(Entries taken from a collection)
Segment Open

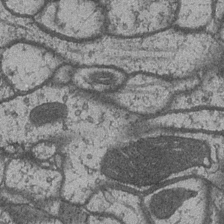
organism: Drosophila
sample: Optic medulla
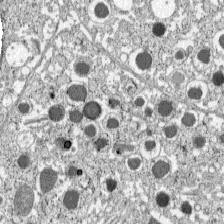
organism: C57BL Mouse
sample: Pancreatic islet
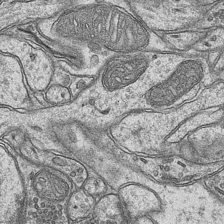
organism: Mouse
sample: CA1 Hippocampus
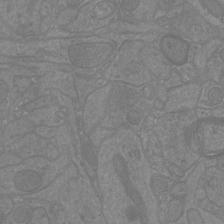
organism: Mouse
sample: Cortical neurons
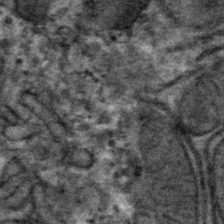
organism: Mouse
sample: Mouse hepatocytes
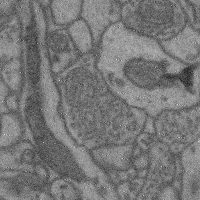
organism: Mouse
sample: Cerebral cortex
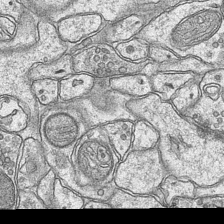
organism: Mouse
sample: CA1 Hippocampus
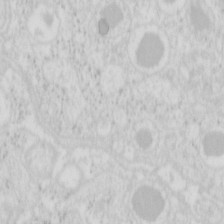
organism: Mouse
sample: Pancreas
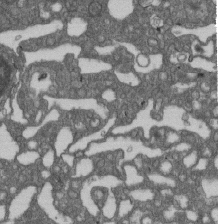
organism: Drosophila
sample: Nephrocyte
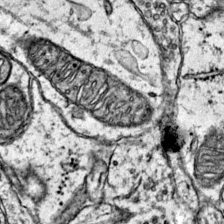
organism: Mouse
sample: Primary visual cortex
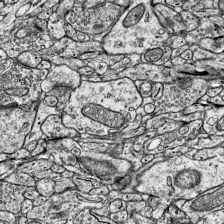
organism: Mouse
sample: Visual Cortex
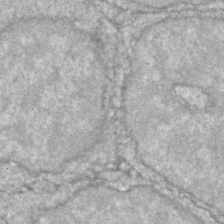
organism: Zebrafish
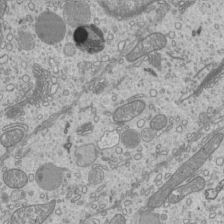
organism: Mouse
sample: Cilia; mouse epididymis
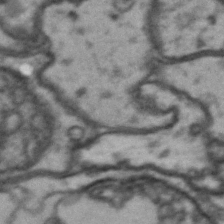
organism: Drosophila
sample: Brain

Segment Closed
Segment Open

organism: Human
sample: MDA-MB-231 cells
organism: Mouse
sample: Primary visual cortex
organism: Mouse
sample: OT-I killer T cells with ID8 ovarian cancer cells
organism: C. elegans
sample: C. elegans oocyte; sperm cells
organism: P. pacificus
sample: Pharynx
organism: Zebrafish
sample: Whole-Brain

Segment Closed

_Assignment_
Reproduce the lines above starting at the one with "sample: Cortical neurons" and ending at the one with "sample: Brain", both included, exactly and with no pictures.

_Written response_
sample: Cortical neurons
organism: Mouse
sample: Mouse hepatocytes
organism: Mouse
sample: Cerebral cortex
organism: Mouse
sample: CA1 Hippocampus
organism: Mouse
sample: Pancreas
organism: Drosophila
sample: Nephrocyte
organism: Mouse
sample: Primary visual cortex
organism: Mouse
sample: Visual Cortex
organism: Zebrafish
organism: Mouse
sample: Cilia; mouse epididymis
organism: Drosophila
sample: Brain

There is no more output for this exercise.